With ES7, Javascript added support for the async and await keywords, actually modifying the language for more convenient support of asynchronous programming. Functions returning promises can now be marked as async, and invoking these functions can be done with await. When a promise-returning function is invoked with await, what happens behind the scenes is exactly the same as in the callback or promise versions - a callback is registered and control is relinquished to the event loop. However, await lets us express this process in a very natural syntax that addresses some of the biggest issues with callbacks and promises.

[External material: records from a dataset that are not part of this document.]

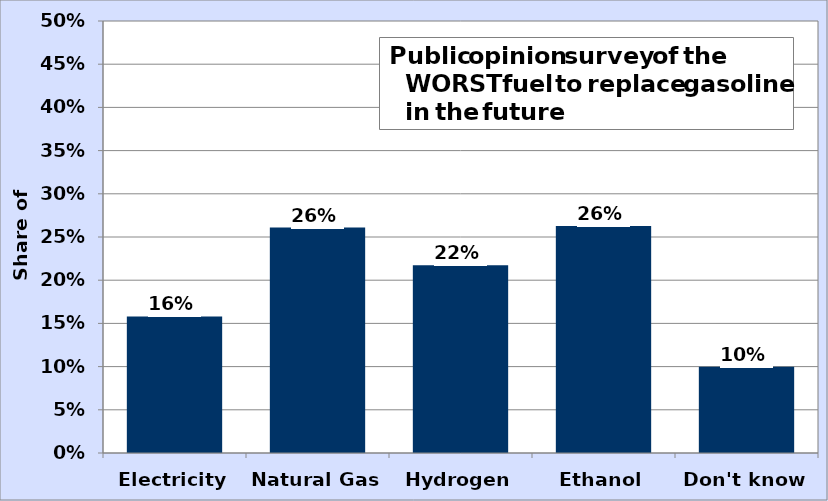
| Category | Series 0 |
|---|---|
| Electricity | 0.158 |
| Natural Gas | 0.261 |
| Hydrogen | 0.217 |
| Ethanol | 0.263 |
| Don't know | 0.1 |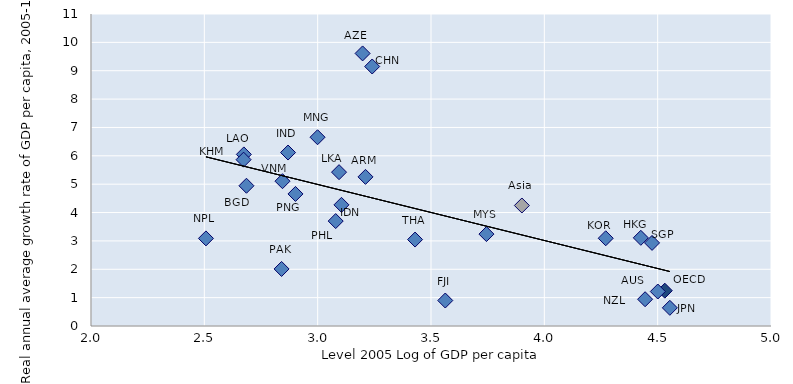
| Category | 2005-2015 |
|---|---|
| 4.531425925705401 | 1.245 |
| 4.475229883142025 | 2.93 |
| 4.444569404417406 | 0.944 |
| 4.425691291165069 | 3.109 |
| 4.500640537478336 | 1.216 |
| 4.55365453799429 | 0.641 |
| 4.27085395914169 | 3.093 |
| 3.9009738732017527 | 4.249 |
| 3.7446052949666413 | 3.24 |
| 3.198208083132139 | 9.61 |
| 3.2405725064848063 | 9.149 |
| 3.429744389498829 | 3.048 |
| 3.56297481349345 | 0.898 |
| 2.999478775344154 | 6.655 |
| 3.210962331263276 | 5.257 |
| 3.0942713826642816 | 5.424 |
| 3.104987087138769 | 4.271 |
| 3.0795443685203248 | 3.699 |
| 2.9021275430444935 | 4.656 |
| 2.8447875816021693 | 5.105 |
| 2.674319027904613 | 6.05 |
| 2.8692987723157906 | 6.116 |
| 2.840843949711977 | 2.011 |
| 2.6858817300767317 | 4.944 |
| 2.6731707202009463 | 5.864 |
| 2.507120210480175 | 3.088 |

Here is our prime server again, now written with await:

async function onConnData(d) {
  var num = utils.buf2num(d);
  console.log('num %d', num);

  try {
    var cachekey = 'primecache:' + num;
    var cached = await redisGetAsync(cachekey);

    if (cached === null) {
      var computed = await isPrimeAsync(num);
      await redisSetAsync(cachekey, computed);
      conn.write(computed + '\n');
    } else {
      console.log('cached num %d is %s', num, cached);
      conn.write(cached + '\n');
    }
  } catch (err) {
    console.log('error:', err);
  }
}

This reads just like a blocking version [5], but in fact there is no blocking here; for example, with this line:

var cached = await redisGetAsync(cachekey);

A "get" request will be issued with the Redis client, and a callback will be registered for when data is ready. Until it's ready, the event loop will be free to do other work (like handle concurrent requests). Once it's ready and the callback fires, the result is assigned into cached. We no longer have to split up our code into a tower of callbacks or a chain of then clauses - we can write it in a natural sequential order. We still have to be mindful of blocking operations and be very careful about what is invoked inside callbacks, but it's a big improvement regardless.

Conclusion

This post has been a whirlwind tour of some idioms of asynchronous programming, adding modern abstractions on top of the bare-bones libuv based servers of part 4. This information should be sufficient to understand most asynchronous code being written today.

A separate question is - is it worth it? Asynchronous code obviously brings with it some unique programming challenges. Is this the best way to handle high-load concurrency? I'm keenly interested in the comparison of this model of programming with the more "traditional" thread-based model, but this is a large topic I'll have to defer to a future post.